To Sterilize Milk for Immediate Use. (1) Pour the milk into a granite-ware saucepan or a double boiler, raise the temperature to 190° Fahr., and keep it at that point for one hour. (2) As soon as done put it immediately into a pitcher, or other vessel, which has been thoroughly washed, and boiled in a bath of water, and cool quickly by placing in a pan of cold or iced water. A chemist's thermometer, for testing the temperature, may be bought at any pharmacy for a small sum, but if there is not one at hand, heat the milk until a scum forms over the top, and then keep it as nearly as possible at that temperature for one hour. Do not let it boil.

To Sterilize Milk which is not for Immediate Use. Put the milk into flasks or bottles with narrow mouths; plug them with a long stopper of cotton-wool, place the flasks in a wire frame to support them, in a kettle of cold water, heat gradually to 190° Fahr., and keep it at that temperature for one hour. Repeat this the second day, for although all organisms were probably destroyed during the first process, spores which may have escaped will have developed into bacteria. These will be killed by the second heating. Repeat again on the third day to destroy any life that may have escaped the first two.

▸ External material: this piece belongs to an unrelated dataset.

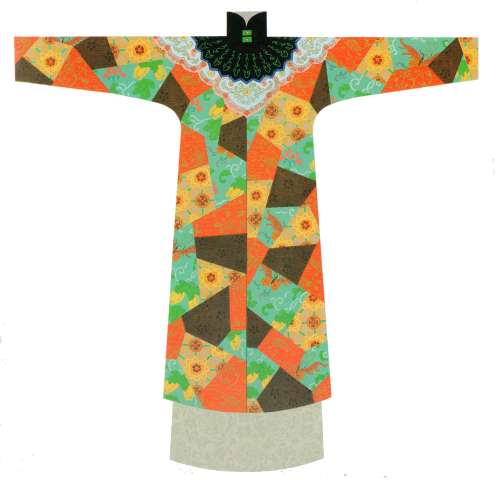 Kleid im Reisfeld-Stil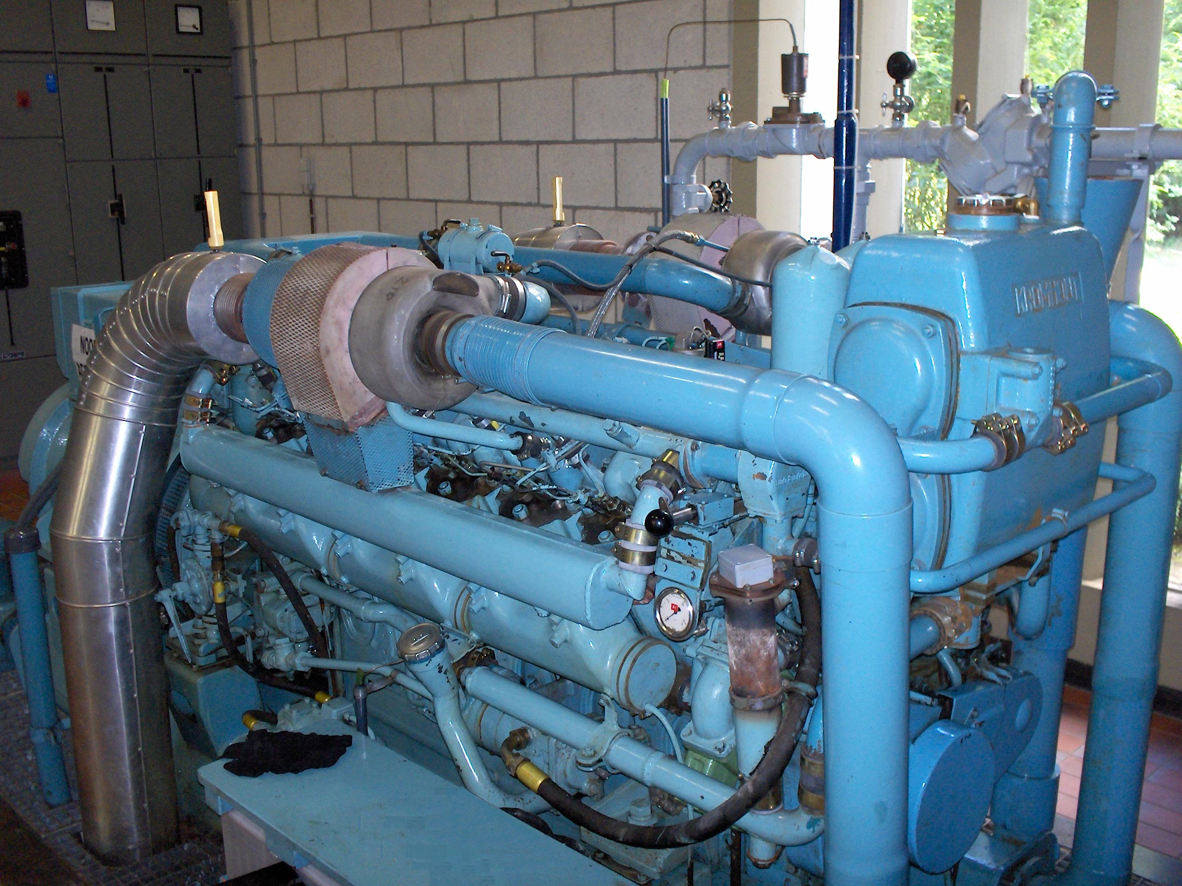 Holset turbo on diesel engine. Holset turbocharger (x2), on 450 hp (340 kW) V12 Kromhout diesel engine.

Spores or resting-cells are the germinal cells from which new bacteria develop, and are capable of surviving a much higher temperature than the bacteria themselves, as well as desiccation and severe cold.[18] Some writers give a lower temperature than 190° Fahr. as safe for sterilization with one hour's exposure, but 190 may be relied upon. Milk treated by the last or "fractional" method of sterilization, as it is called, should keep indefinitely, provided of course the cotton is not disturbed. Cotton-wool or cotton batting in thick masses acts as a strainer for bacteria, and although air will enter, organisms will not.

All persons who buy milk, or in any way control milk-supplies, should consider themselves in duty bound to (1) ascertain by personal investigation the condition in which the cows are kept. If there is any suspicion that they are diseased, a veterinary surgeon should be consulted to decide the case. If they are healthy and well fed, they cannot fail to give good milk, and nothing more is to be done except to see that it is transported in perfectly cleansed and scalded vessels. (2) If it is impossible to obtain milk directly from the producer, and one is obliged to buy that from unknown sources, it should be sterilized the moment it enters the house. There is no other means of being sure that it will not be a bearer of disease. Not all such milk contains disease-producing organisms, but it all may contain them, and there is no safety in its use until all bacteria have been deprived of life.